Records from a collection
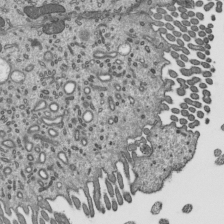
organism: Mouse
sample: Mouse epididymis efferent ductule cilia
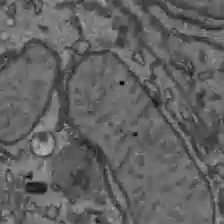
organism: C57BL Mouse
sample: Liver
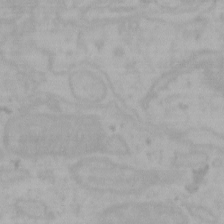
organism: Mouse
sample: Choroid plexus
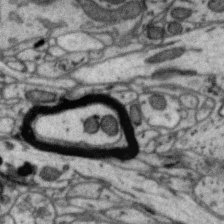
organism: Zebra finch
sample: Brain
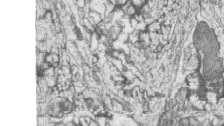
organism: Zebrafish
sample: synaptic ribbons in rod cells and cone cells
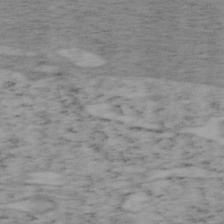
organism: Mouse
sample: OT-I killer T cells with ID8 ovarian cancer cells
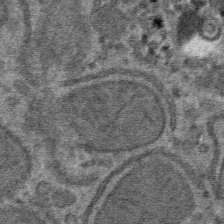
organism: Mouse
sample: Mouse hepatocytes
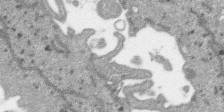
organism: Human
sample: Lung epithelial cells infected with SARS-CoV-2
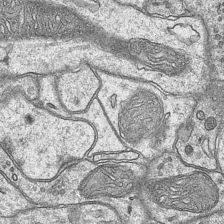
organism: Mouse
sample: CA1 Hippocampus
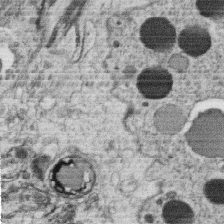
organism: C. elegans
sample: C. elegans oocyte; sperm cells
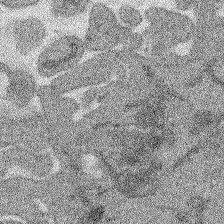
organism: Human
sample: HeLa cells
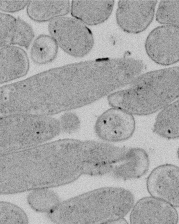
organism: E. coli
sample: Bacterial nucleoid
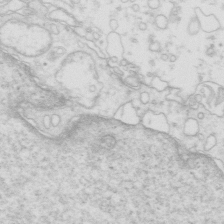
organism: Mouse
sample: Multiciliated cells
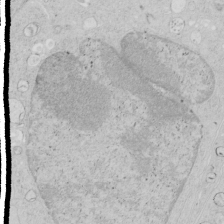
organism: Human
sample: Mitochondria in HCT116 cells
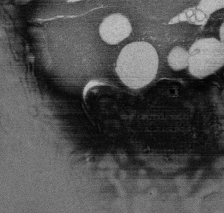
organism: Rat
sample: Salivary granule
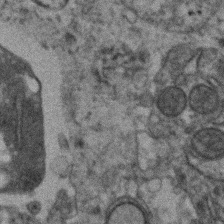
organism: Human
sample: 1205lu cells
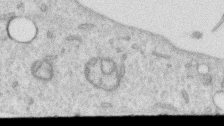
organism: Human
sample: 1205lu cells
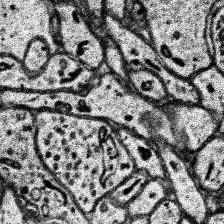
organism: Human
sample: Temporal Lobe
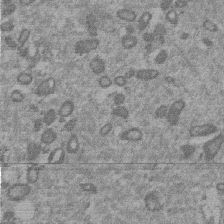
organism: Mouse
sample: Dividing mouse embryo 1 cell stage
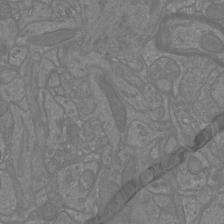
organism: Mouse
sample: Cortical neurons
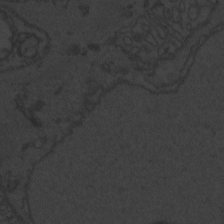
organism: Zebrafish
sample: Macrophage infected with Toxoplasma gondii
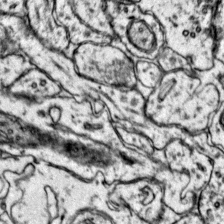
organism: Mouse
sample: Primary visual cortex
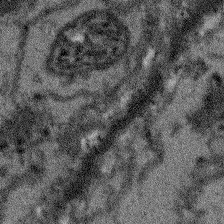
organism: Arabidopsis thaliana
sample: Root tip
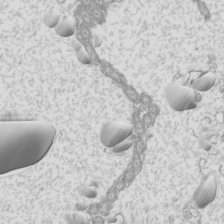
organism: Mouse
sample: Cilia; mouse epididymis
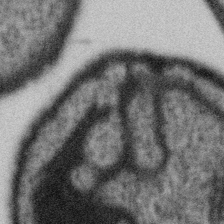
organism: Gemmata obscuriglobus
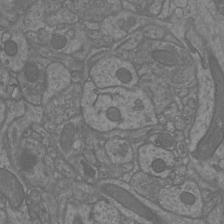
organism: Mouse
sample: Cortical neurons
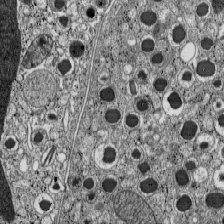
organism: C57BL Mouse
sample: Pancreatic islet
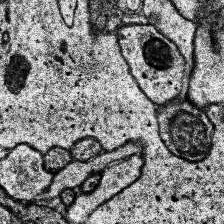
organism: Human
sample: Temporal Lobe
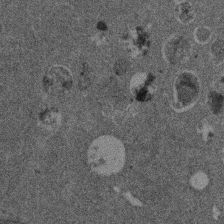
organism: Mouse
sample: Dividing mouse embryo 1 cell stage
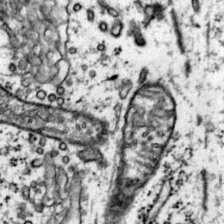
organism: Mouse
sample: Primary visual cortex
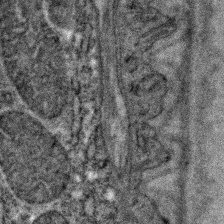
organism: C. elegans
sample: C. elegans embryo
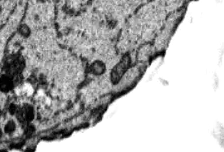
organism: Human
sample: HeLa cells
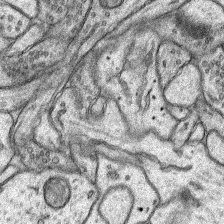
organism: Rat
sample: Hippocampus
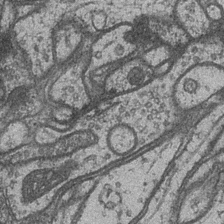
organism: Drosophila
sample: Optic medulla
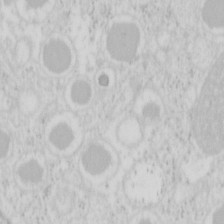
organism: Mouse
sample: Pancreas
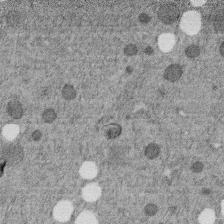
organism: C. elegans
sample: C. elegans embryo early stage
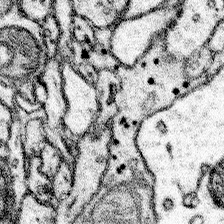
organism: Mouse
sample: Somatosensory cortex neuropil
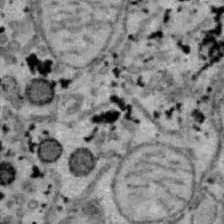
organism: Mouse
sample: Liver from an obese (ob/ob) mouse
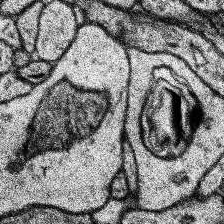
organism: Human
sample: Temporal Lobe
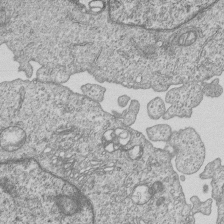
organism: Human
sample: MDA-MB-231 cells
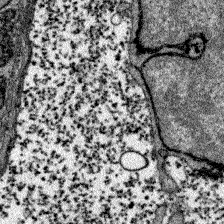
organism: Zebrafish
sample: Larval olfactory bulb
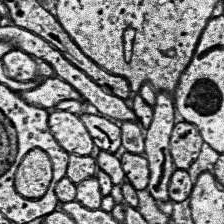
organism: Human
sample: Temporal Lobe
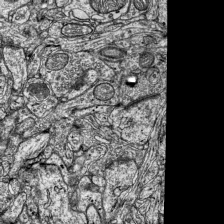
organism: Mouse
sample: Visual Cortex
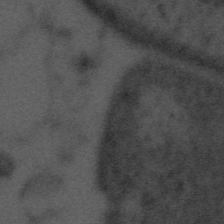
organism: Tuwongella immobilis
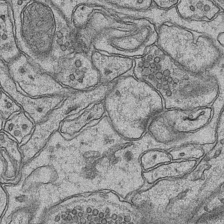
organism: Mouse
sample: CA1 Hippocampus
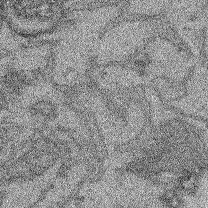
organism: Human
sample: HeLa cells
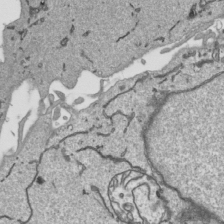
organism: Human
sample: Mitochondria in HCT116 cells
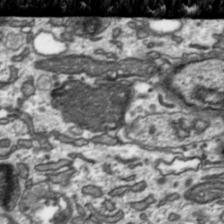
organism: Toxoplasma gondii
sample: Parasites in a vacuole inside a host cell
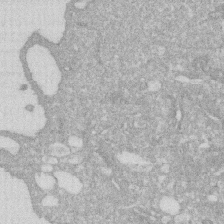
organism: Human
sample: HIV infected U937 cells
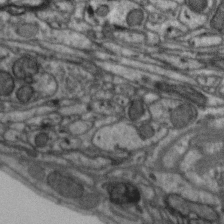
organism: Zebra finch
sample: Brain
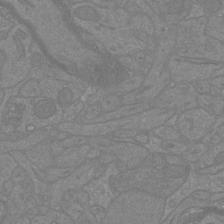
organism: Mouse
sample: Cortical neurons
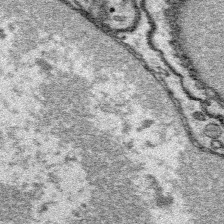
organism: Platynereis dumerilii
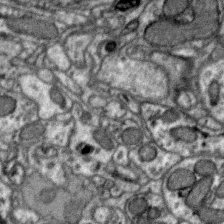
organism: Zebra finch
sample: Brain
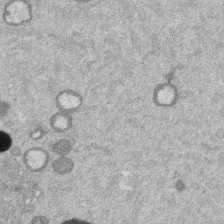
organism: Mouse
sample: Dividing mouse embryo 1 cell stage
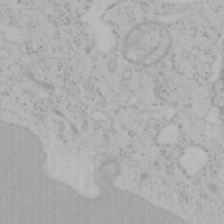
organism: Mouse
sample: OT-I killer T cells with ID8 ovarian cancer cells
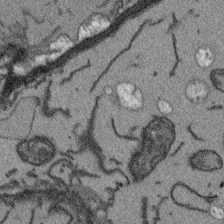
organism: Arabidopsis thaliana
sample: Root tip
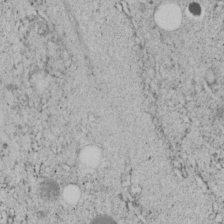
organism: C. elegans
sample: C. elegans embryo early stage
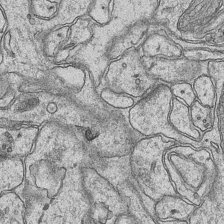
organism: Mouse
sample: CA1 Hippocampus
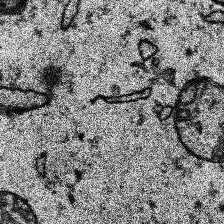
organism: Human
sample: Temporal Lobe
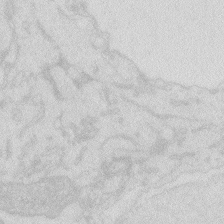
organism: Zebrafish
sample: Macrophage
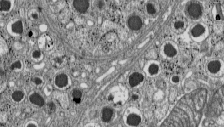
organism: C57BL Mouse
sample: Pancreatic islet
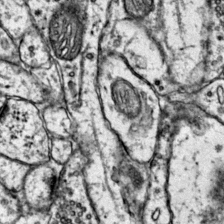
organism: Mouse
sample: Primary visual cortex
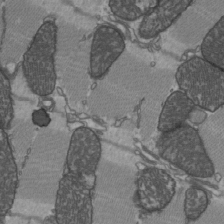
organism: C57BL Mouse
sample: Heart
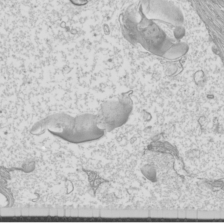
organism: Mouse
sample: Cilia; mouse epididymis
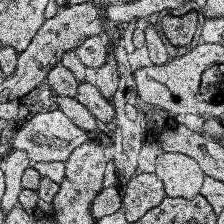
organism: Human
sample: Temporal Lobe
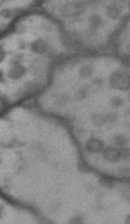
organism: Drosophila
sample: Brain
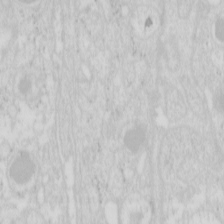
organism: Mouse
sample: Pancreas
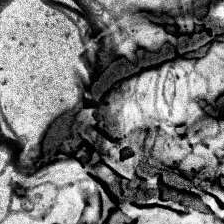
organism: Human
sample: Temporal Lobe
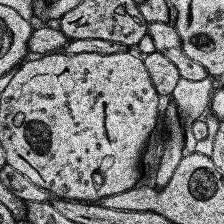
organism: Human
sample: Temporal Lobe
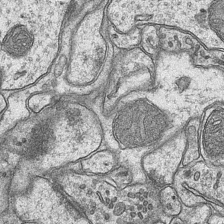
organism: Mouse
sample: CA1 Hippocampus
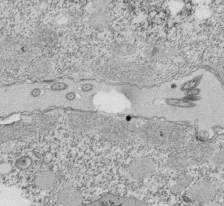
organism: Tetrahymena
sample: Cilia in tetrahymena
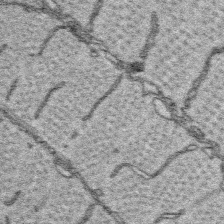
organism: Platynereis dumerilii
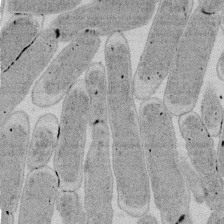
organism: E. coli
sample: Bacterial nucleoid
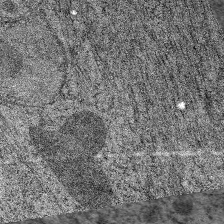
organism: C. elegans
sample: Pharynx
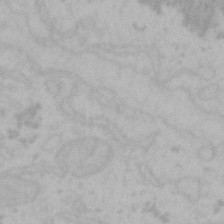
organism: Mouse
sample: Choroid plexus

Your goal: Output the entries above verbatim. Omit the images.

Exercise result:
organism: Mouse
sample: Mouse epididymis efferent ductule cilia
organism: C57BL Mouse
sample: Liver
organism: Mouse
sample: Choroid plexus
organism: Zebra finch
sample: Brain
organism: Zebrafish
sample: synaptic ribbons in rod cells and cone cells
organism: Mouse
sample: OT-I killer T cells with ID8 ovarian cancer cells
organism: Mouse
sample: Mouse hepatocytes
organism: Human
sample: Lung epithelial cells infected with SARS-CoV-2
organism: Mouse
sample: CA1 Hippocampus
organism: C. elegans
sample: C. elegans oocyte; sperm cells
organism: Human
sample: HeLa cells
organism: E. coli
sample: Bacterial nucleoid
organism: Mouse
sample: Multiciliated cells
organism: Human
sample: Mitochondria in HCT116 cells
organism: Rat
sample: Salivary granule
organism: Human
sample: 1205lu cells
organism: Human
sample: 1205lu cells
organism: Human
sample: Temporal Lobe
organism: Mouse
sample: Dividing mouse embryo 1 cell stage
organism: Mouse
sample: Cortical neurons
organism: Zebrafish
sample: Macrophage infected with Toxoplasma gondii
organism: Mouse
sample: Primary visual cortex
organism: Arabidopsis thaliana
sample: Root tip
organism: Mouse
sample: Cilia; mouse epididymis
organism: Gemmata obscuriglobus
organism: Mouse
sample: Cortical neurons
organism: C57BL Mouse
sample: Pancreatic islet
organism: Human
sample: Temporal Lobe
organism: Mouse
sample: Dividing mouse embryo 1 cell stage
organism: Mouse
sample: Primary visual cortex
organism: C. elegans
sample: C. elegans embryo
organism: Human
sample: HeLa cells
organism: Rat
sample: Hippocampus
organism: Drosophila
sample: Optic medulla
organism: Mouse
sample: Pancreas
organism: C. elegans
sample: C. elegans embryo early stage
organism: Mouse
sample: Somatosensory cortex neuropil
organism: Mouse
sample: Liver from an obese (ob/ob) mouse
organism: Human
sample: Temporal Lobe
organism: Human
sample: MDA-MB-231 cells
organism: Zebrafish
sample: Larval olfactory bulb
organism: Human
sample: Temporal Lobe
organism: Mouse
sample: Visual Cortex
organism: Tuwongella immobilis
organism: Mouse
sample: CA1 Hippocampus
organism: Human
sample: HeLa cells
organism: Human
sample: Mitochondria in HCT116 cells
organism: Toxoplasma gondii
sample: Parasites in a vacuole inside a host cell
organism: Human
sample: HIV infected U937 cells
organism: Zebra finch
sample: Brain
organism: Mouse
sample: Cortical neurons
organism: Platynereis dumerilii
organism: Zebra finch
sample: Brain
organism: Mouse
sample: Dividing mouse embryo 1 cell stage
organism: Mouse
sample: OT-I killer T cells with ID8 ovarian cancer cells
organism: Arabidopsis thaliana
sample: Root tip
organism: C. elegans
sample: C. elegans embryo early stage
organism: Mouse
sample: CA1 Hippocampus
organism: Human
sample: Temporal Lobe
organism: Zebrafish
sample: Macrophage
organism: C57BL Mouse
sample: Pancreatic islet
organism: Mouse
sample: Primary visual cortex
organism: C57BL Mouse
sample: Heart
organism: Mouse
sample: Cilia; mouse epididymis
organism: Human
sample: Temporal Lobe
organism: Drosophila
sample: Brain
organism: Mouse
sample: Pancreas
organism: Human
sample: Temporal Lobe
organism: Human
sample: Temporal Lobe
organism: Mouse
sample: CA1 Hippocampus
organism: Tetrahymena
sample: Cilia in tetrahymena
organism: Platynereis dumerilii
organism: E. coli
sample: Bacterial nucleoid
organism: C. elegans
sample: Pharynx
organism: Mouse
sample: Choroid plexus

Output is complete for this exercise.